Here at IC Towers, we've been wondering what are the best and worst teams to support, from the point of view of maximizing happiness?
The natural answer - Arsenal - won't do. Sure, they play the best football. But this is offset by the fact that it's hard to get tickets, and when you do, you're surrounded by tourists. And tourists have no more business being at football grounds than women or the middle classes. By contrast, fans of smaller teams get to have a laugh with their mates, and get the civic pride of supporting their local team and not being glory hunters.
This leaves two theories.
1. People adapt to their circumstances.
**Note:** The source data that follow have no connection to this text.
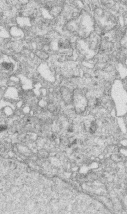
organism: Human
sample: HeLa cell HIV synapse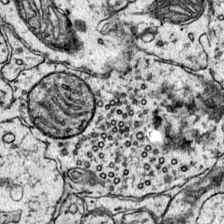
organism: Mouse
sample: Primary visual cortex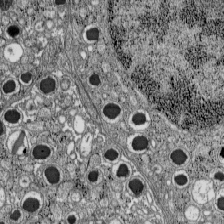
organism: C57BL Mouse
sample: Pancreatic islet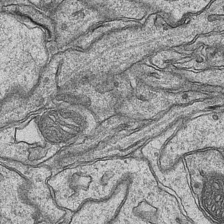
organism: Mouse
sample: CA1 Hippocampus

This predicts that the happiest fans will be those doing well relative to the recent past - Watford, West Brom, Man City - whilst the unhappiest will be those doing badly - S****s, Sheffield United.
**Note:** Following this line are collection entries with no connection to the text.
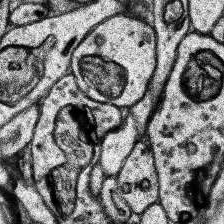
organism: Human
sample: Temporal Lobe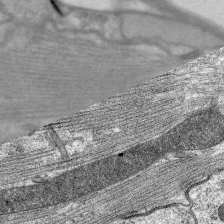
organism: C. elegans
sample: Pharynx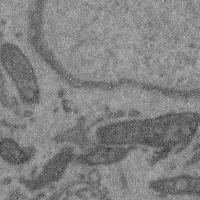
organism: Mouse
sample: Cerebral cortex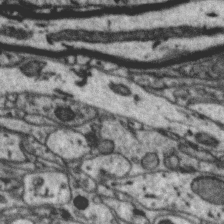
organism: Zebra finch
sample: Brain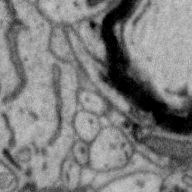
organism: Zebra finch
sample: Brain

2. Memory matters. My Evertonian colleagues seem happy enough, even though they last won the league 20 years ago. And Paul rarely shuts up about Forest's European Cup wins. This suggests that the memory of good times can tide us over lean periods; it's not too bad to live in the ruins of an empire.
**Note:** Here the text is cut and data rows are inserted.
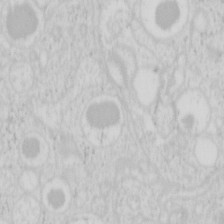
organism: Mouse
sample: Pancreas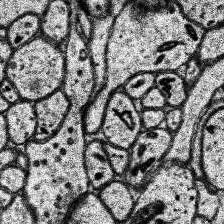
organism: Human
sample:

The thing is, these two theories conflict. If Forest and Everton fans take pride in the glories of 20-30 years ago, shouldn't S***s fans take comfort from the relative success of the last couple of seasons? But this seems not to happen, suggesting a non-linear relationship between past happiness and present happiness. Does this generalize outside football?
As the answer to the original question, how about Newcastle as the worst team to support? They don't have any glorious history, at least in living non-fictitious memory. And yet their fans seem never to have adapted to their team's mediocrity.